Sam looked up the hall and saw a trooper cross from one office to another. He could hear the dispatcher talking dimly on the radio behind a closed door.
“He had some woman in his patrol car?”
“Aw you know how he is. He’ll fuck anything. I believe he’d fuck a snake if somebody would hold its head. What I heard, now I ain’t talked to Joe, what I heard was he pulled this woman over for weaving outside Belzoni and she was drunk and I reckon they worked it out to where he wouldn’t get her for DUI if she’d give him a little.”
“Where the hell’d you get all this at, Jimmy Joe?”

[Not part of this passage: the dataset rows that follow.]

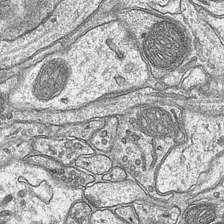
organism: Mouse
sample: CA1 Hippocampus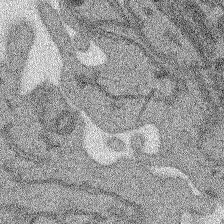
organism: Human
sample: HeLa cells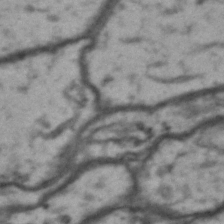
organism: Drosophila
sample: Brain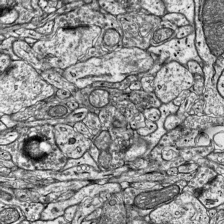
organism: Mouse
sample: Visual Cortex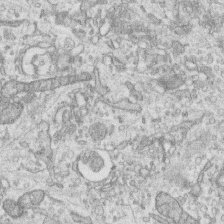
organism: Human
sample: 1205lu cells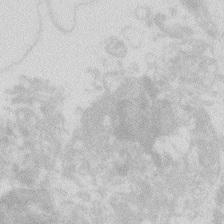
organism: Zebrafish
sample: Macrophage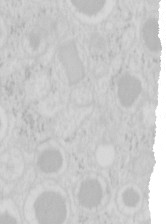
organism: Mouse
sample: Pancreas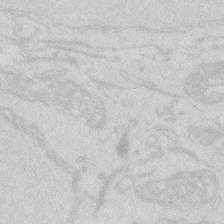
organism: Zebrafish
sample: Macrophage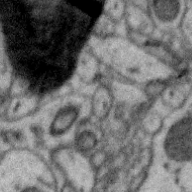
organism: Zebra finch
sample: Brain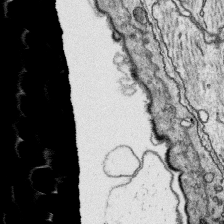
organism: Platynereis dumerilii
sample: Parapodia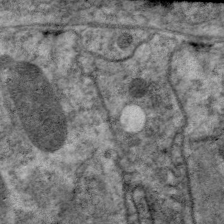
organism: C. elegans
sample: Pharynx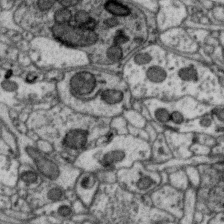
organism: Zebra finch
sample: Brain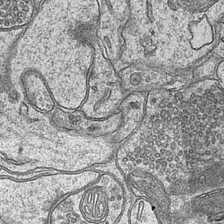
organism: Mouse
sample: CA1 Hippocampus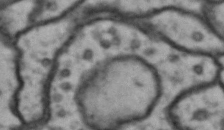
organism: Drosophila
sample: Brain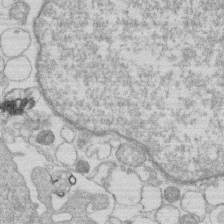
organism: Human
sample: Macrophage cells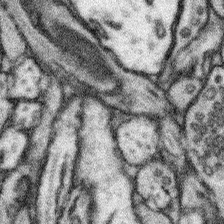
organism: Mouse
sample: Somatosensory cortex neuropil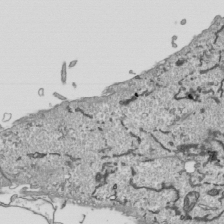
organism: Human
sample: Mitochondria in HCT116 cells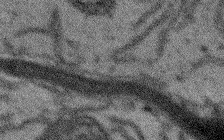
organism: Arabidopsis thaliana
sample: Root tip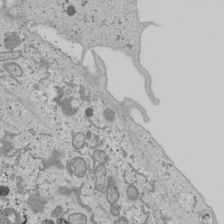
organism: Human
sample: Mitochondria in U2OS cells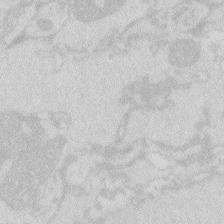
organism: Zebrafish
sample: Macrophage

Jimmy Joe sipped at his coffee again and then held the cup down on his good leg. The trooper up the hall crossed it again and shut his door.
“This is what he told Alvin on the phone the other night. Joe’s scared to death his wife’s gonna find out. Alvin told me, now don’t tell nobody none of this, hear?”
“I won’t.”
“Alvin told me he got the old girl to pull in down in this cotton patch on this dirt road and she got out of her car and got in his. Dumb son of a bitch. Looks like if he was gonna do something like that he’d of got out of his car and got in hers. But that ain’t what he did. So he gets her back there on the backseat and strips her clothes off and takes his off and lays his pistol belt down in the floorboard. So they’re back there fuckin like a couple of minks and they get done and gonna put their clothes back on and they set up and one of em somehow kicks the damn pistol and knocks the safety off and I think he told her to watch it, and then I reckon she bent over to pick up her britches or her blouse or somethin and either kicked it again or moved it or somethin and it went off and shot her right in the damn eye through the end of the holster.”

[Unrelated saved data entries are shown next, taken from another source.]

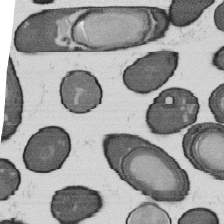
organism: B. subtilis
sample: Bacterial spore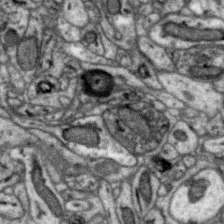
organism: Zebra finch
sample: Brain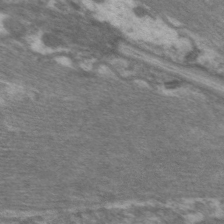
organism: C. elegans
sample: Pharynx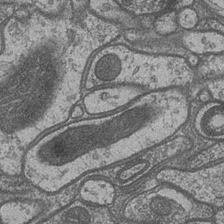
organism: Drosophila
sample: Optic medulla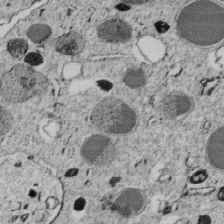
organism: C. elegans
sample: C. elegans embryo early stage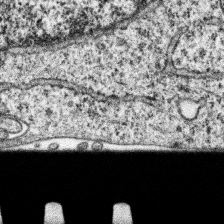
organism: Human
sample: HeLa cells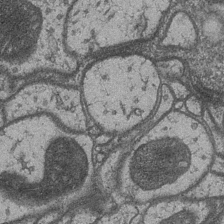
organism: Drosophila
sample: Optic medulla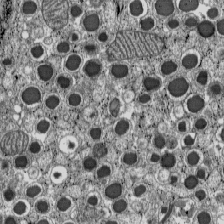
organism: C57BL Mouse
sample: Pancreatic islet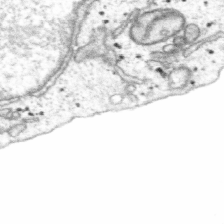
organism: Human
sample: HeLa cells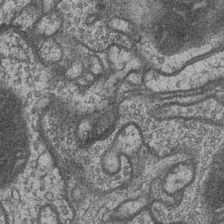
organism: Drosophila
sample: Optic medulla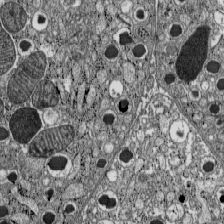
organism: C57BL Mouse
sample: Pancreatic islet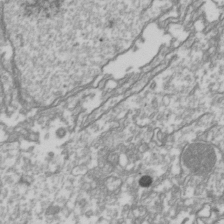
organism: Drosophila
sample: Cell division; meiosis; drosophila spermatocytes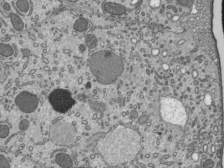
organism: Mouse
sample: Mouse epididymis efferent ductule cilia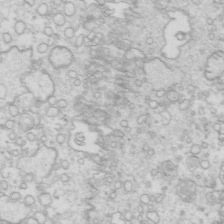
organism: Mouse
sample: Multiciliated cells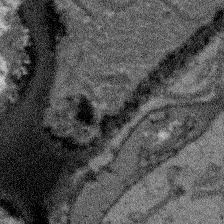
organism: Arabidopsis thaliana
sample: Root tip

“Goddamn,” Sam said. He took the last drag off his cigarette and ground it out in the ashtray and leaned back in his chair. He looked at his watch and saw that it was getting close to three-thirty.
“What they gonna do to him, reckon?”
“Well, the woman’s in the hospital over there. I think she’s married, too.”
“Is she gonna live?”r />
“Aw yeah, she’s gonna live but she ain’t gonna have but one eye for the rest of her life. It turned and come out before it hit her brain. They put Joe on administrative leave but he’s already been down to Jackson twice to talk to the big man. I expect they’ll can his ass unless somebody can do some creative lying. And talk the woman into keeping her mouth shut.”

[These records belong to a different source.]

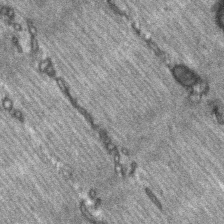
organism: C57BL Mouse
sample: Soleus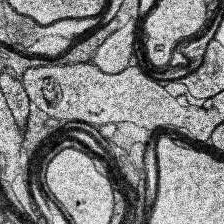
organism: Human
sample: Temporal Lobe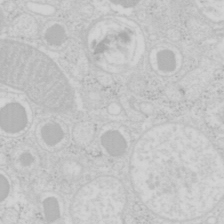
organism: Mouse
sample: Pancreas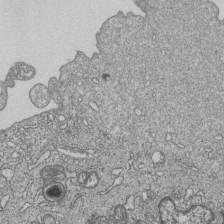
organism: Human
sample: MDA-MB-231 cells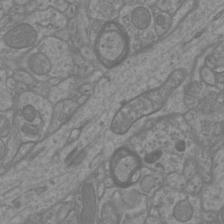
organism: Mouse
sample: Cortical neurons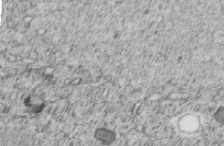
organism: C. elegans
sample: C. elegans embryo early stage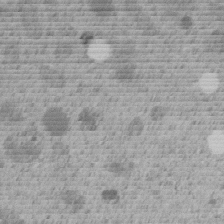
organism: C. elegans
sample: C. elegans embryo early stage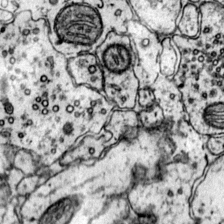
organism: Mouse
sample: Primary visual cortex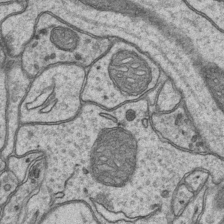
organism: Mouse
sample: CA1 Hippocampus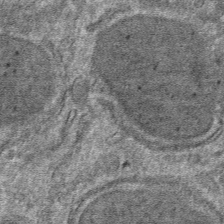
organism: Mouse
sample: Mouse hepatocytes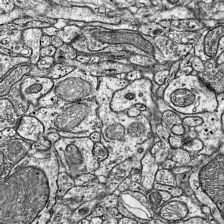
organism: Mouse
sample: Visual Cortex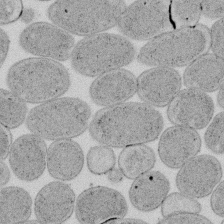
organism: E. coli
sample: Bacterial nucleoid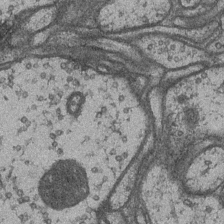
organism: Drosophila
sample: Optic medulla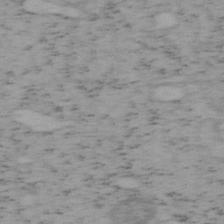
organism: Mouse
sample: OT-I killer T cells with ID8 ovarian cancer cells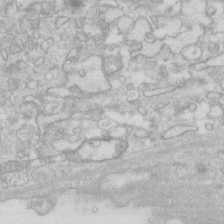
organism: Human
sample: Fibroblast cells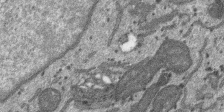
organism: Human
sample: Lung epithelial cells infected with SARS-CoV-2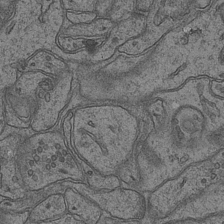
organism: Mouse
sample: CA1 Hippocampus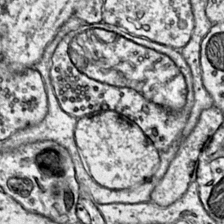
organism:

“What’s her husband saying?”
“He ain’t saying nothing. He’s in Parchman doing twenty years for raising marijuana.”
They sat there for a bit, listening to the chatter of the radio in the room out there. And it was only a few more moments until a door opened and the dispatcher came walking down the hall toward where they sat. She was a woman about fifty years of age and her blond hair was puffed and swirled up on her head and she had an enormous set of titties that stretched out the front of her uniform almost beyond belief. She stuck her head in.
“Hey Sam.”
“Hey Gladys.”
“Are you on duty yet?”
He set his coffee down.
“I can be. What’s up?”
“Oxford PD called and they’ve got some kind of disturbance over there on Jackson Avenue. Somebody’s out in the street swinging a butcher knife at cars. They wanted to know if we could send somebody over but everybody’s tied up right now with a roadblock down on Thirty-two. You want to go?”
“Yeah, I’ll go. You want to go, Jimmy Joe?”